Instructions for the task - Copy out each record that follows exactly, and omit any picture you find.

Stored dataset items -

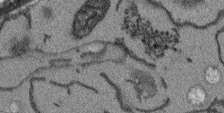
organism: Arabidopsis thaliana
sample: Root tip
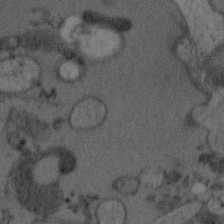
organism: Human
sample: HeLa cells
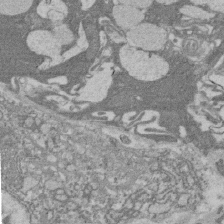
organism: Rat
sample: Salivary granule
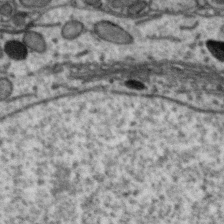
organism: Zebra finch
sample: Brain
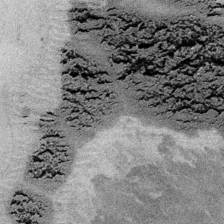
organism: Embia sp.
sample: Silk gland
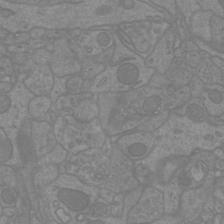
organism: Mouse
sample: Cortical neurons
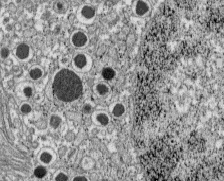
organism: C57BL Mouse
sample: Pancreatic islet
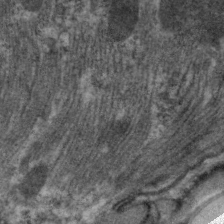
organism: C. elegans
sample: Pharynx
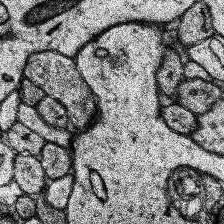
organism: Human
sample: Temporal Lobe
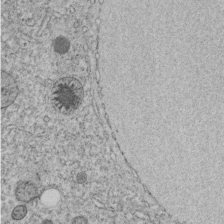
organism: C. elegans
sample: C. elegans embryo early stage
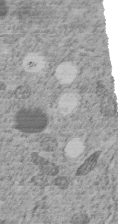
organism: C. elegans
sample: C. elegans embryo early stage
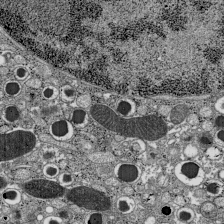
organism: C57BL Mouse
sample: Pancreatic islet
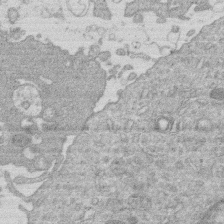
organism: Human
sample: Macrophage cells
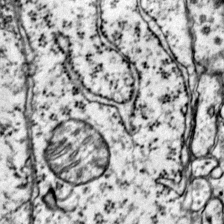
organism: Mouse
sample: Primary visual cortex
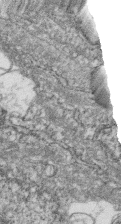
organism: Zebrafish
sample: Cilia; retinal pigment epithelium
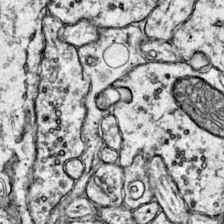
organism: Mouse
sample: Primary visual cortex
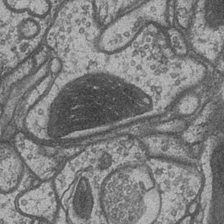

Answer to the exercise -
organism: Arabidopsis thaliana
sample: Root tip
organism: Human
sample: HeLa cells
organism: Rat
sample: Salivary granule
organism: Zebra finch
sample: Brain
organism: Embia sp.
sample: Silk gland
organism: Mouse
sample: Cortical neurons
organism: C57BL Mouse
sample: Pancreatic islet
organism: C. elegans
sample: Pharynx
organism: Human
sample: Temporal Lobe
organism: C. elegans
sample: C. elegans embryo early stage
organism: C. elegans
sample: C. elegans embryo early stage
organism: C57BL Mouse
sample: Pancreatic islet
organism: Human
sample: Macrophage cells
organism: Mouse
sample: Primary visual cortex
organism: Zebrafish
sample: Cilia; retinal pigment epithelium
organism: Mouse
sample: Primary visual cortex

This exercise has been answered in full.